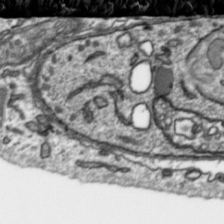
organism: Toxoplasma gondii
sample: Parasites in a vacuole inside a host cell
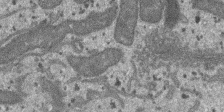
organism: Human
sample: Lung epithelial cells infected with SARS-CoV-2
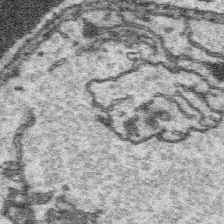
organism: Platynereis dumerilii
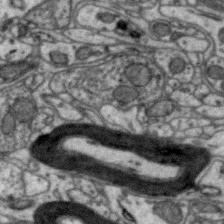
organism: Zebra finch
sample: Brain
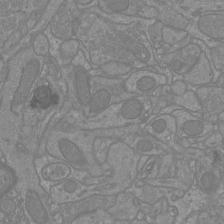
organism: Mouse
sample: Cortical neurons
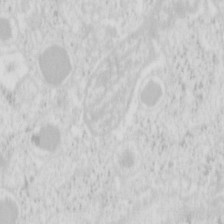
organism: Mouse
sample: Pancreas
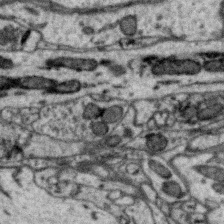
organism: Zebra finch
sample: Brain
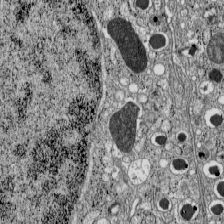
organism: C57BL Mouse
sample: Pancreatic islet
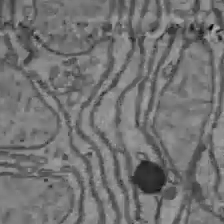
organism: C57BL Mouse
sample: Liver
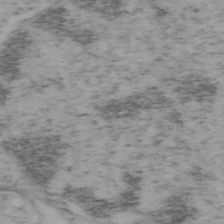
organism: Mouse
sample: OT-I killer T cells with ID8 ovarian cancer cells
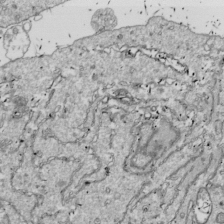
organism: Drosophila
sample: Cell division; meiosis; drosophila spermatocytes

*WHAT TO PRODUCE*.
Repeat the records word for word. Any picture in them should be left out.

*WORKED SOLUTION*.
organism: Toxoplasma gondii
sample: Parasites in a vacuole inside a host cell
organism: Human
sample: Lung epithelial cells infected with SARS-CoV-2
organism: Platynereis dumerilii
organism: Zebra finch
sample: Brain
organism: Mouse
sample: Cortical neurons
organism: Mouse
sample: Pancreas
organism: Zebra finch
sample: Brain
organism: C57BL Mouse
sample: Pancreatic islet
organism: C57BL Mouse
sample: Liver
organism: Mouse
sample: OT-I killer T cells with ID8 ovarian cancer cells
organism: Drosophila
sample: Cell division; meiosis; drosophila spermatocytes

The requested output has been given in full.